### WHAT TO DO
Would you please return the lines of the entries below starting at the line that has "Bounding boxes as" and ending at the line that has "inferior vena cava: [219, 226, 251, 243]", both included, exactly as they are?

### RECORDS TO USE
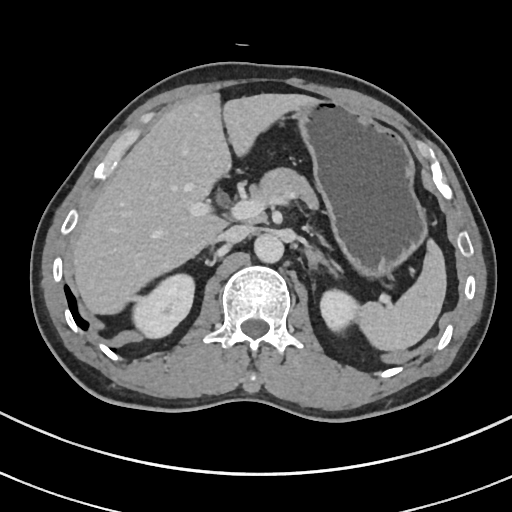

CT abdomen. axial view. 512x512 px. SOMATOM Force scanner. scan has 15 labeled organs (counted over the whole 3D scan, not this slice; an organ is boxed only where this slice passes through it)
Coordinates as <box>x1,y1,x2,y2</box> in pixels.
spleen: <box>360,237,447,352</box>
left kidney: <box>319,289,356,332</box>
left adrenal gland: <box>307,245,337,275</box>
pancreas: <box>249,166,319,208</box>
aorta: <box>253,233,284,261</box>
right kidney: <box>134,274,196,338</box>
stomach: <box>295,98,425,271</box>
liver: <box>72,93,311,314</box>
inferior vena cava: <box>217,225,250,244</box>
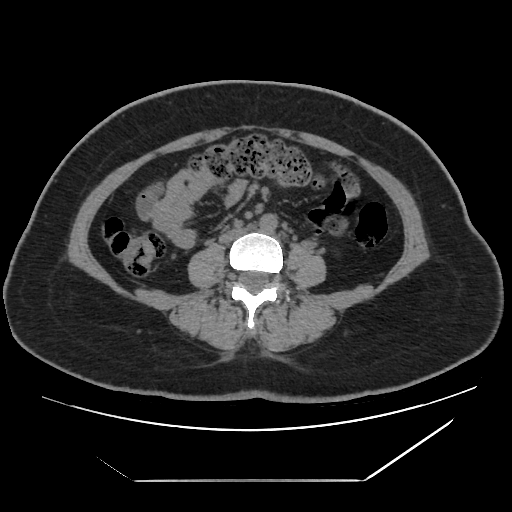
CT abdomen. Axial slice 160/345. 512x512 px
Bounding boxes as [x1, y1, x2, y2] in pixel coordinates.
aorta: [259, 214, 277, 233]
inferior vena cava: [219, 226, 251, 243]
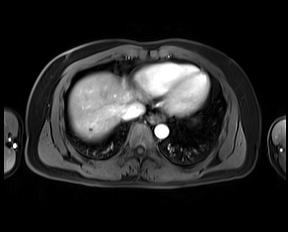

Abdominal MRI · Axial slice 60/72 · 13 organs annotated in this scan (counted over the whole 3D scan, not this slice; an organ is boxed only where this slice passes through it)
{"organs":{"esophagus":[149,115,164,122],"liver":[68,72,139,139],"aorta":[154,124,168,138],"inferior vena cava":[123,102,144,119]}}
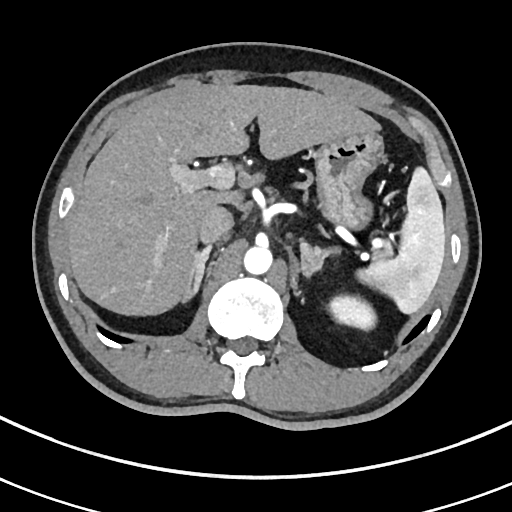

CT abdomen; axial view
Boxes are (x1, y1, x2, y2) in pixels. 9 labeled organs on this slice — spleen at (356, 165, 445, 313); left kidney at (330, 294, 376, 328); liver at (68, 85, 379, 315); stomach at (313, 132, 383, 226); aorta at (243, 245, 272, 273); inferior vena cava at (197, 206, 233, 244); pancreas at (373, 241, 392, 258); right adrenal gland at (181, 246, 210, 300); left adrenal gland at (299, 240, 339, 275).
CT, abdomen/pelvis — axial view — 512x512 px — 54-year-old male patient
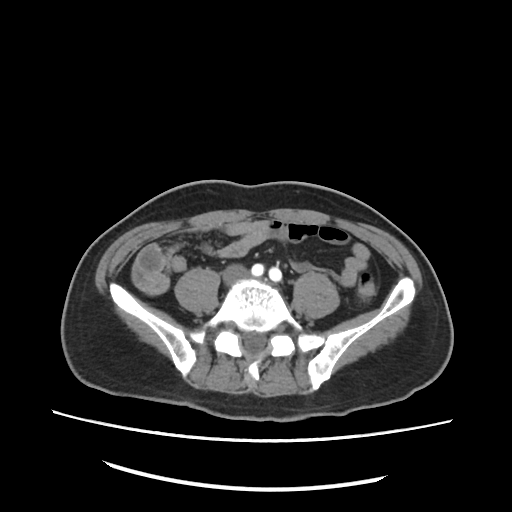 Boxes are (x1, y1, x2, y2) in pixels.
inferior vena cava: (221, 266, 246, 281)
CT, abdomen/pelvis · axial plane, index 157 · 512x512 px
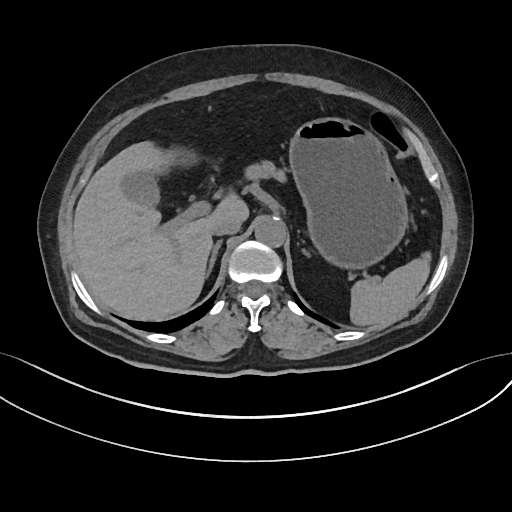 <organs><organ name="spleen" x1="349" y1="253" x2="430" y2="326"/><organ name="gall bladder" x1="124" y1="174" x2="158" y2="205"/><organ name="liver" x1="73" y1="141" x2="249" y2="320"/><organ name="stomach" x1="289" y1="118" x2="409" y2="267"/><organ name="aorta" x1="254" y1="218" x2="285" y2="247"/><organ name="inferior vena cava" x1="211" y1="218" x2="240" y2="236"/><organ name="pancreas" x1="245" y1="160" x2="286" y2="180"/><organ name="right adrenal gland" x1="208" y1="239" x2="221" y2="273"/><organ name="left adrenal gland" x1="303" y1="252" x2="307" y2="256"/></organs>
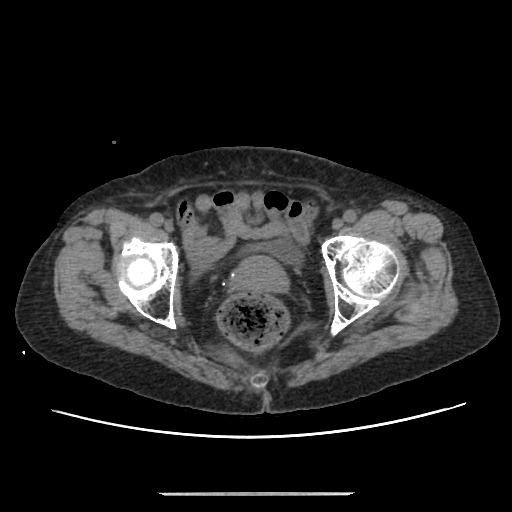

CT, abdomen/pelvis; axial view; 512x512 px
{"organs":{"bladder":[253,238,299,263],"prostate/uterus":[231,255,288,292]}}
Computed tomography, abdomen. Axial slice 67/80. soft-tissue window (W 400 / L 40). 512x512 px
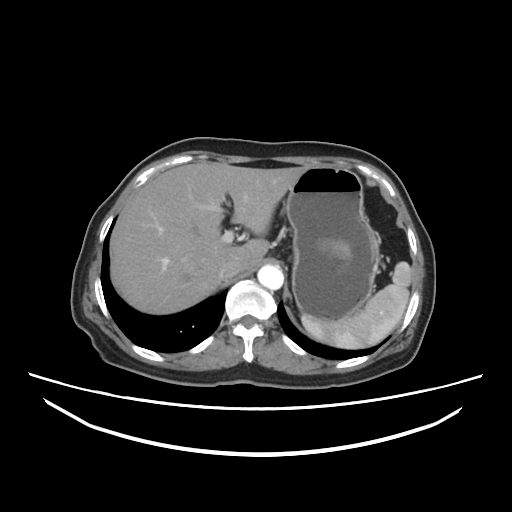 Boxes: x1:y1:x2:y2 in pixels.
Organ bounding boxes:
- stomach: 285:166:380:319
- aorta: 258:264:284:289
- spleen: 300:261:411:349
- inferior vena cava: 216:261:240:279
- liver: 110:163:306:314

### ANSWER BOX
Bounding boxes as [x1, y1, x2, y2] in pixel coordinates.
aorta: [259, 214, 277, 233]
inferior vena cava: [219, 226, 251, 243]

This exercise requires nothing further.